Die Position Chinas und Russlands hat sich in den letzten Jahren gefestigt, während die westlichen Regierungen, allen voran die USA, stark an Glaubwürdigkeit eingebüßt haben, nicht zuletzt durch die Enthüllungen Snowdens. Insbesondere Vertreter der Schwellenländer kritisieren das momentane Modell als ungerecht, mit einer viel zu starken Position für die USA. Aber auch die EU hat das existierende Modell mit Verweis auf Snowden kritisiert. Mit dem Aufschub könnte nun langfristig der Position China und Russlands in die Hände gespielt werden. Denn nicht nur, dass ein als illegitim wahrgenommenes Governance-Modell verlängert wird - es ist auch nicht klar, ob die USA in einem Jahr bereit sein werden, die IANA-Funktionen zu transferieren. Denn die Regierung Obama zeigte sich bisher offen gegenüber diesem Vorhaben. Hillary Clinton hat sich bis jetzt hingegen nicht dazu geäußert, ihr Mann steht dem Vorhaben aber kritisch gegenüber.

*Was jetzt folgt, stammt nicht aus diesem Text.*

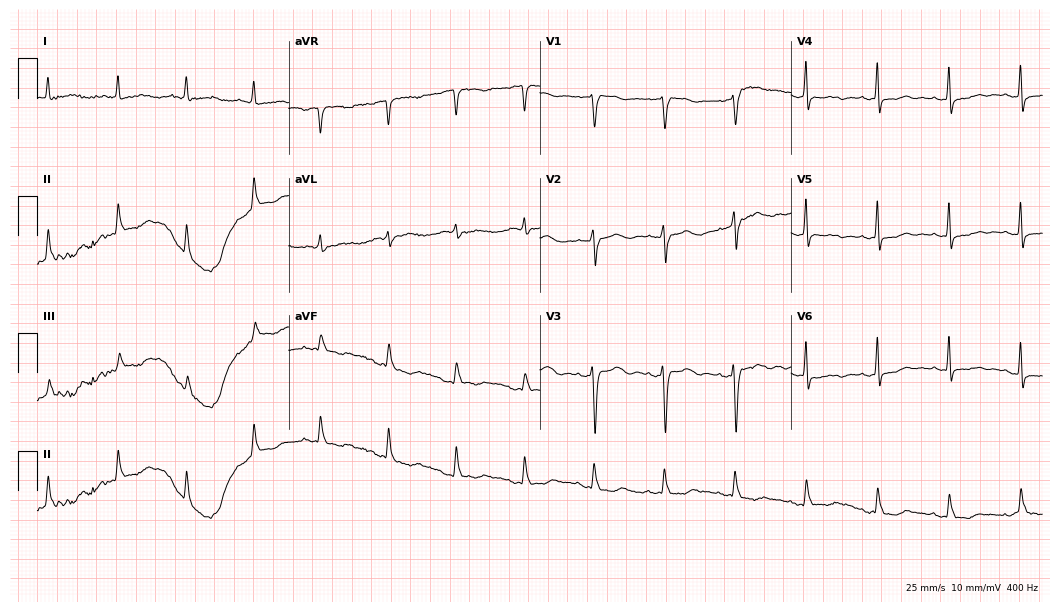
Electrocardiogram (10.2-second recording at 400 Hz), a female patient, 81 years old. Of the six screened findings (first-degree AV block, right bundle branch block, left bundle branch block, sinus bradycardia, atrial fibrillation, sinus tachycardia), none is recorded. Only these six findings were labelled.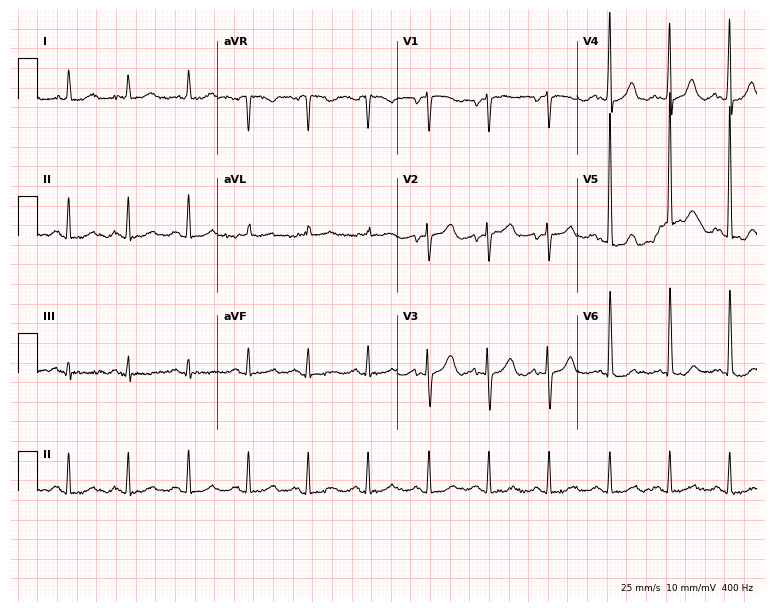
12-lead ECG from a female patient, 82 years old. Screened for six findings — first-degree AV block, right bundle branch block, left bundle branch block, sinus bradycardia, atrial fibrillation, sinus tachycardia — none is recorded. Other findings, if any, are not listed.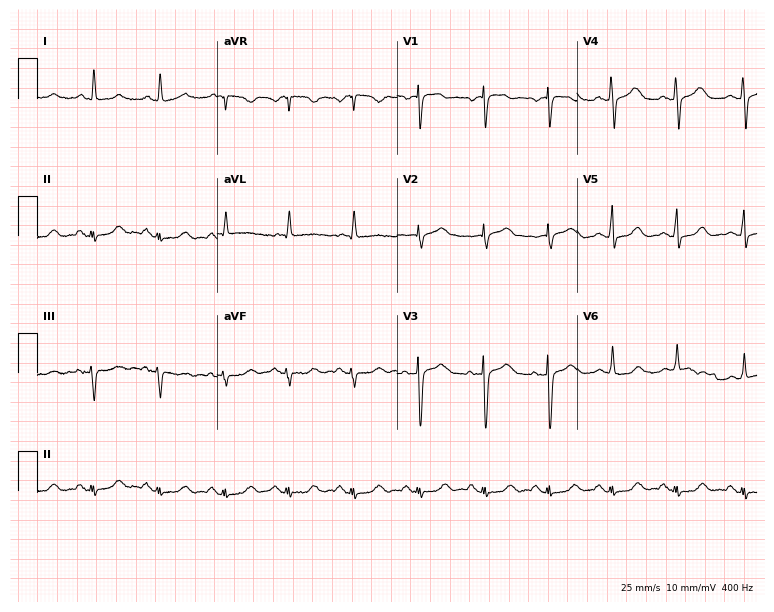
Resting 12-lead electrocardiogram (7.3-second recording at 400 Hz). Patient: a woman, 53 years old. None of these six findings is recorded: first-degree AV block, right bundle branch block, left bundle branch block, sinus bradycardia, atrial fibrillation, sinus tachycardia. Findings outside these six are not listed.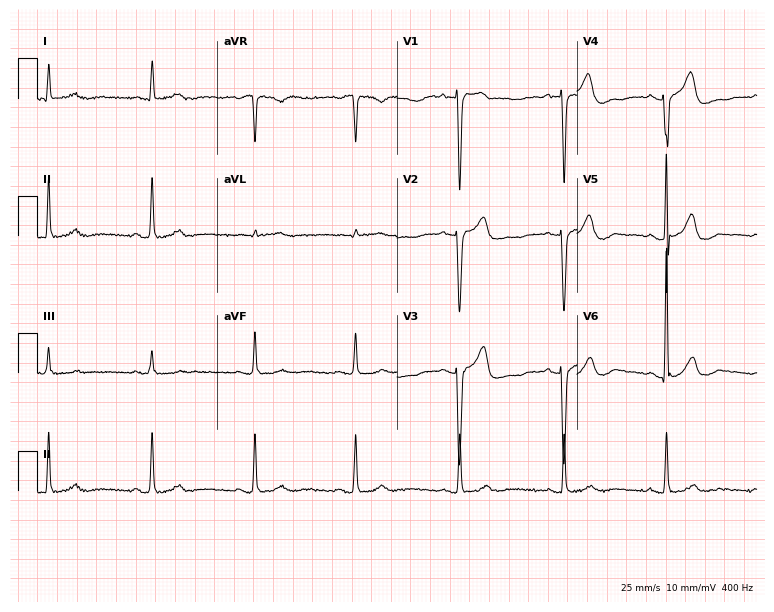
Resting 12-lead electrocardiogram (7.3-second recording at 400 Hz). Patient: a 57-year-old male. None of these six findings is recorded: first-degree AV block, right bundle branch block, left bundle branch block, sinus bradycardia, atrial fibrillation, sinus tachycardia.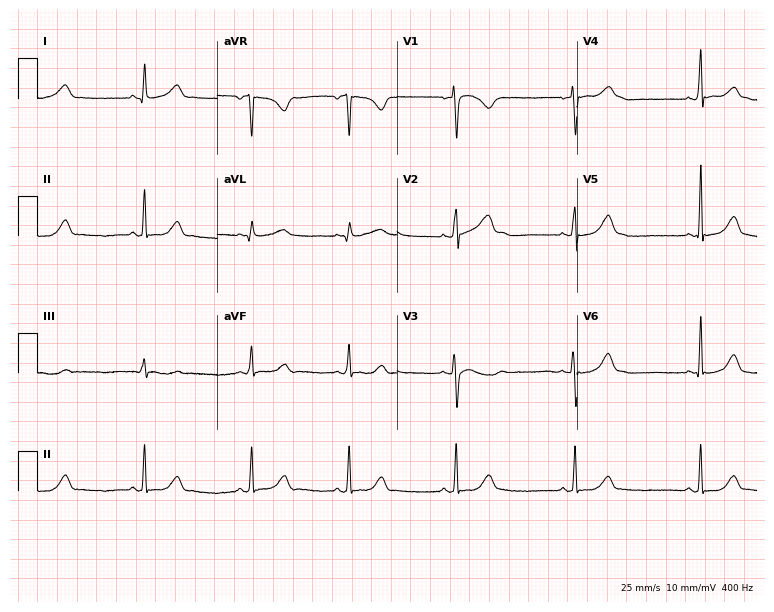
12-lead ECG (7.3-second recording at 400 Hz) from a 23-year-old female patient. Screened for six findings — first-degree AV block, right bundle branch block, left bundle branch block, sinus bradycardia, atrial fibrillation, sinus tachycardia — none is recorded. Only these six findings were labelled.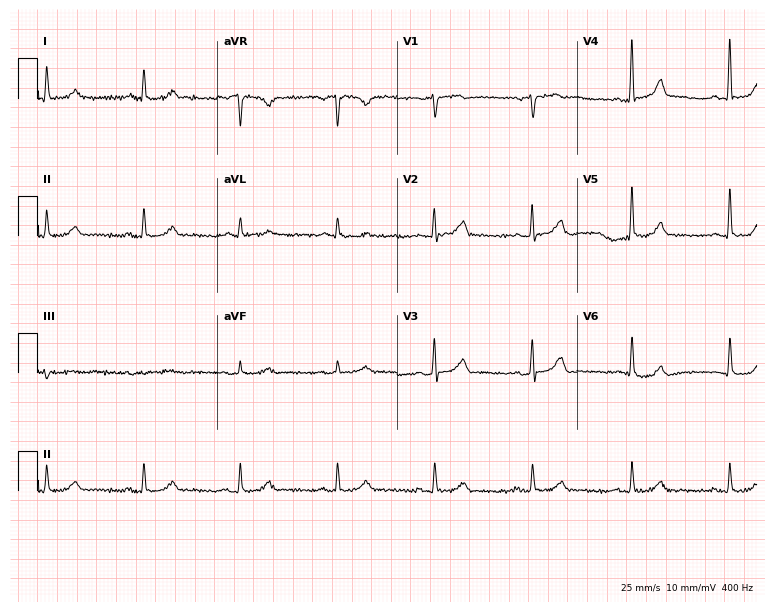
12-lead ECG (7.3-second recording at 400 Hz) from a 76-year-old man. Screened for six findings — first-degree AV block, right bundle branch block, left bundle branch block, sinus bradycardia, atrial fibrillation, sinus tachycardia — none is recorded. Findings outside these six are not listed.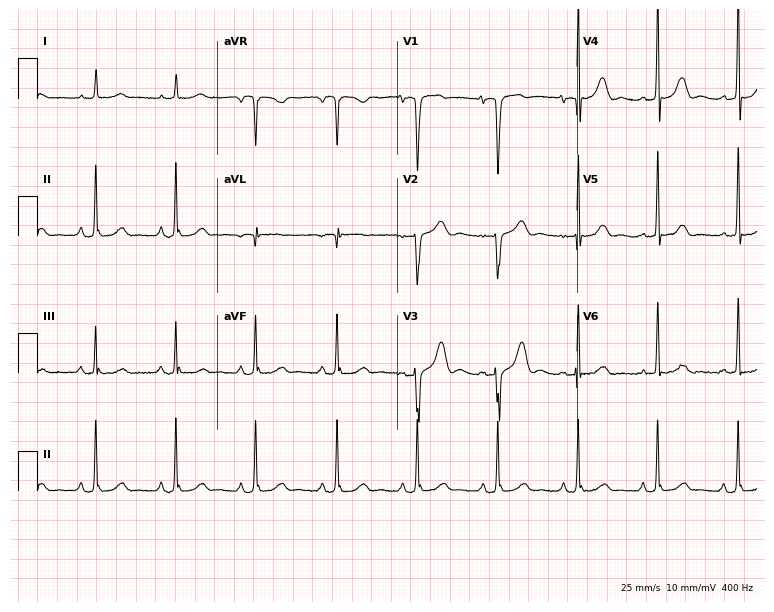
ECG (7.3-second recording at 400 Hz) — a female patient, 80 years old. Screened for six findings — first-degree AV block, right bundle branch block, left bundle branch block, sinus bradycardia, atrial fibrillation, sinus tachycardia — none is recorded.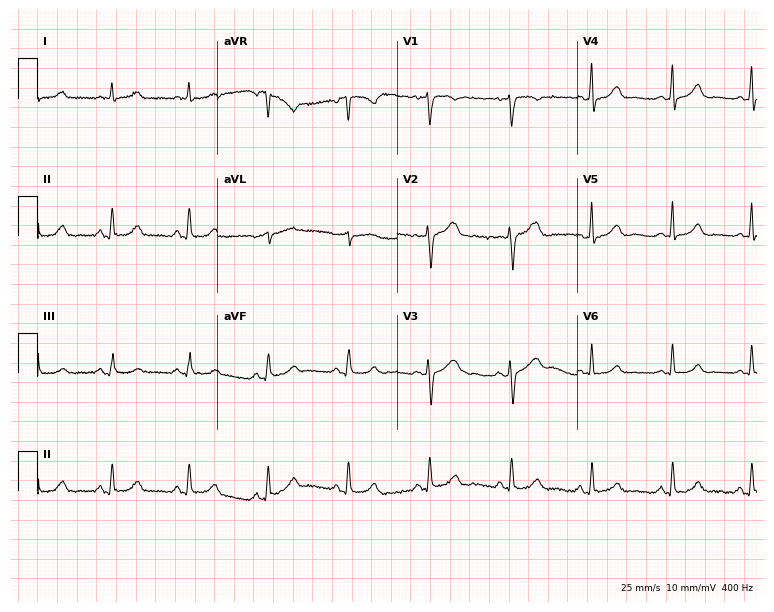
ECG — a female patient, 47 years old. Labelled as a normal ECG.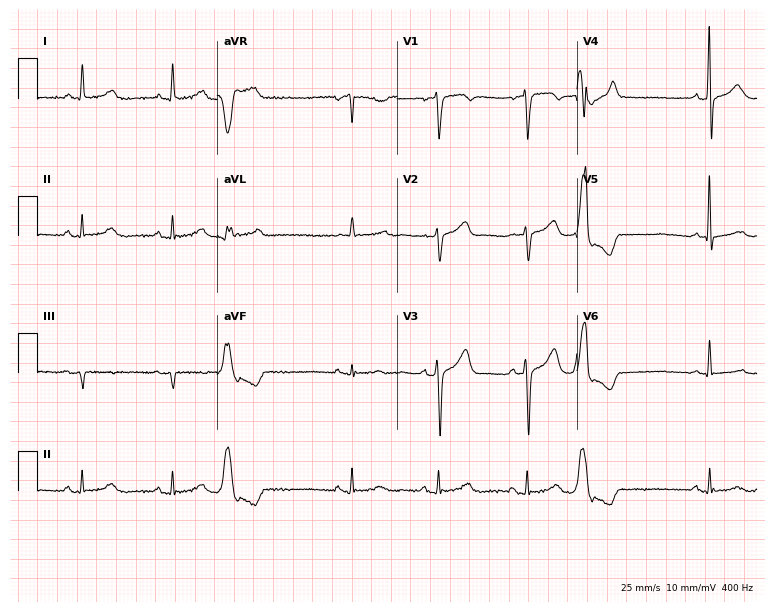
12-lead ECG from a man, 70 years old. Screened for six findings — first-degree AV block, right bundle branch block, left bundle branch block, sinus bradycardia, atrial fibrillation, sinus tachycardia — none is recorded. Only these six findings were labelled.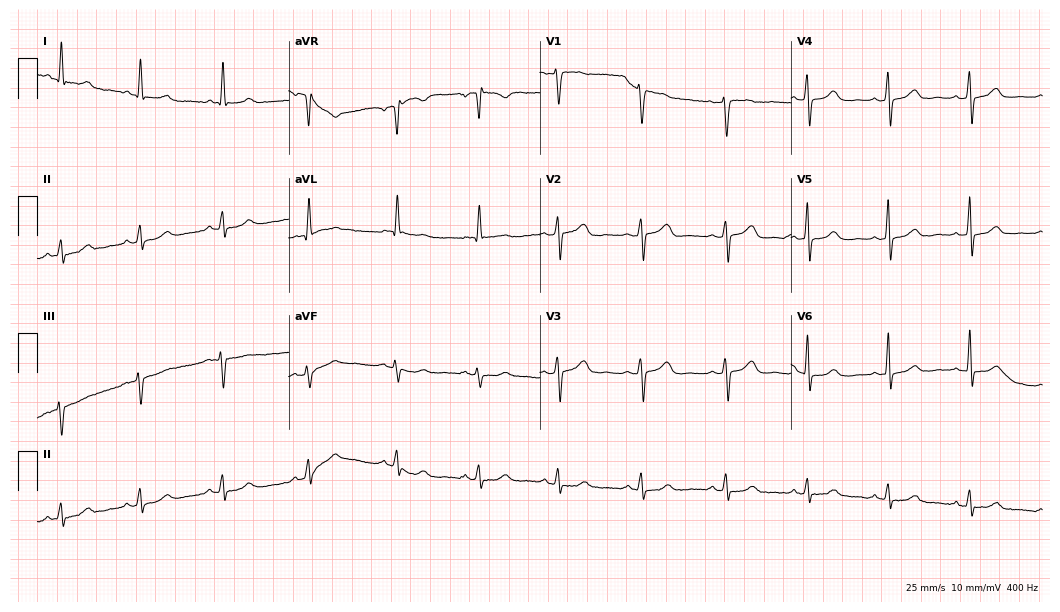
12-lead ECG from a 50-year-old woman. Screened for six findings — first-degree AV block, right bundle branch block, left bundle branch block, sinus bradycardia, atrial fibrillation, sinus tachycardia — none is recorded.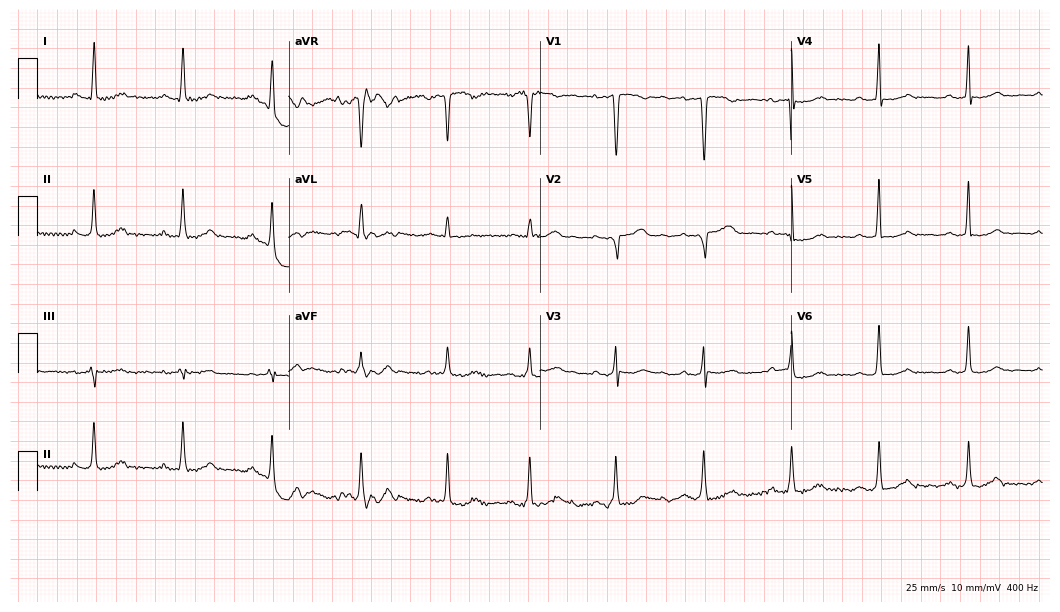
Electrocardiogram (10.2-second recording at 400 Hz), a female patient, 64 years old. Of the six screened findings (first-degree AV block, right bundle branch block (RBBB), left bundle branch block (LBBB), sinus bradycardia, atrial fibrillation (AF), sinus tachycardia), none is recorded. Only these six findings were labelled.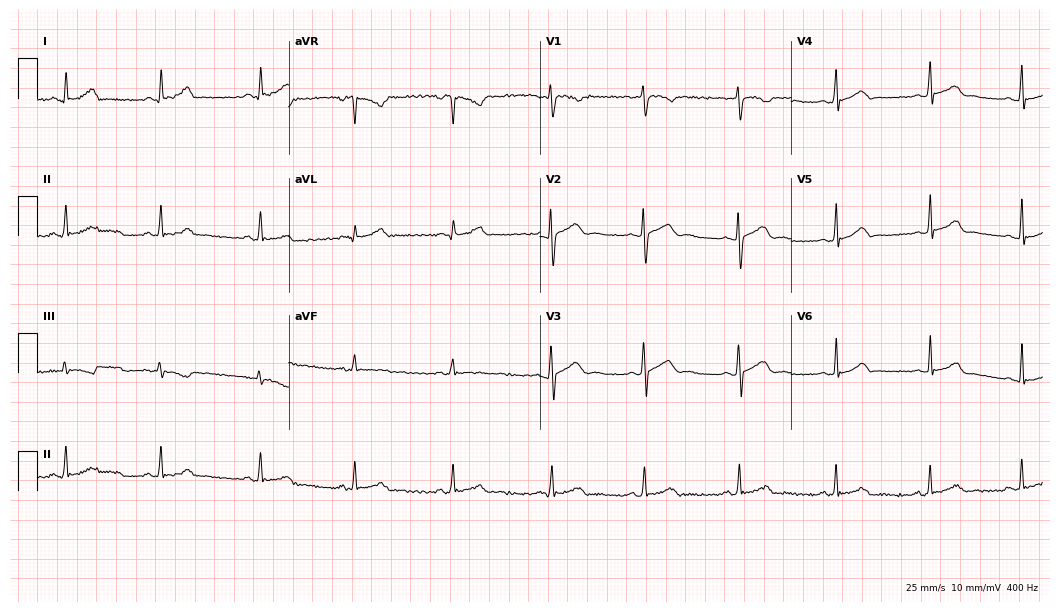
Standard 12-lead ECG recorded from a 25-year-old female patient (10.2-second recording at 400 Hz). Read as a normal ECG.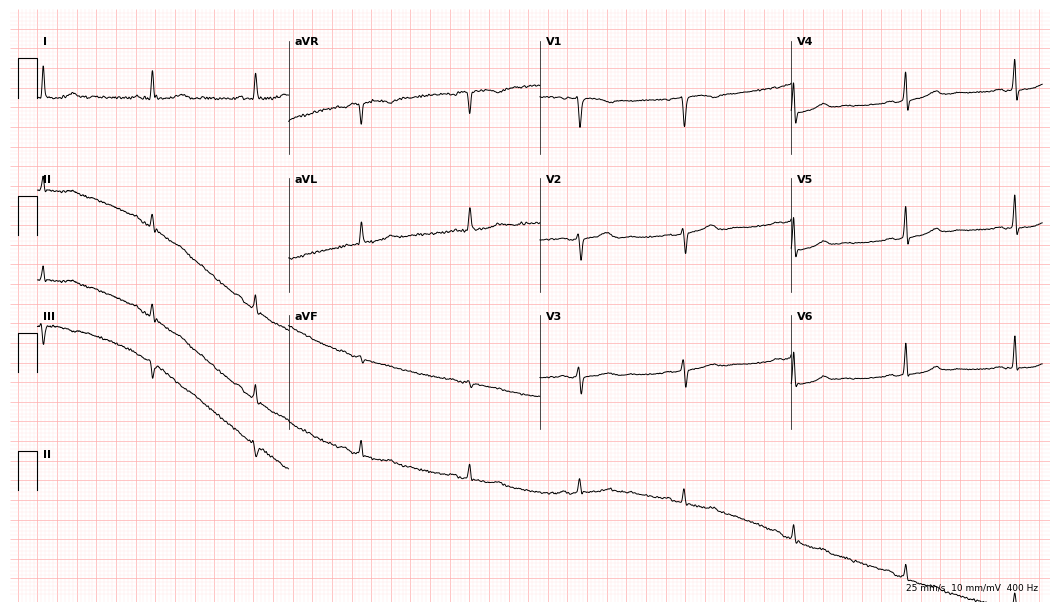
Electrocardiogram (10.2-second recording at 400 Hz), a 60-year-old woman. Of the six screened findings (first-degree AV block, right bundle branch block, left bundle branch block, sinus bradycardia, atrial fibrillation, sinus tachycardia), none is recorded. Findings outside these six are not listed.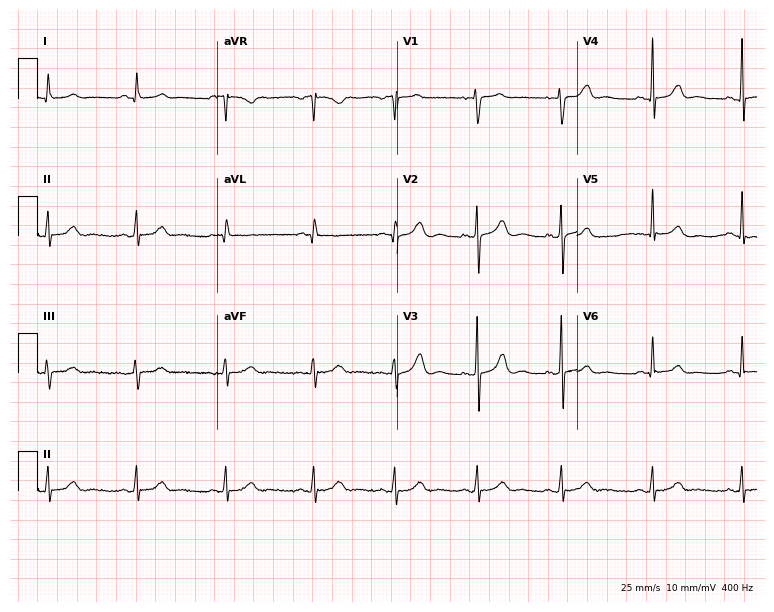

Die Republikaner haben überdies wiederholt versucht, den Transfer zu torpedieren. Die meisten Kandidaten haben sich bis jetzt nicht explizit dazu geäußert - lediglich Marco Rubio war verhalten positiv. Aber da Vertreter der Partei wiederholt dagegen opponiert haben und die konservativen Medien ebenfalls Front gegen den Transfer machen, erscheint es wahrscheinlich, dass ein zukünftiger republikanischer Präsident den Transfer verhindern würde. Dies war bis vor kurzem vor allem eine theoretische Option, denn Hillary Clinton lag in den Umfragen weit in Führung. Durch ihren E-Mail-Skandal aber ist sie zurückgefallen. Donald Trump hingegen holt auf und ist in aktuellen Umfragen fast gleichgezogen. Speziell dessen hurrapatriotischer Plattform ist kaum zuzutrauen, die Kontrolle über eine derart wichtige Funktion abzugeben.

So könnte sich in einem Jahr das Fenster für den Transfer fürs Erste schließen. Die Internet Governance würde im Status Quo verharren, obwohl außer den USA niemand so richtig glücklich mit diesem Arrangement sein kann. Genug Zeit und Möglichkeit für Russland und China, sich als einzige glaubwürdige Alternative zu positionieren.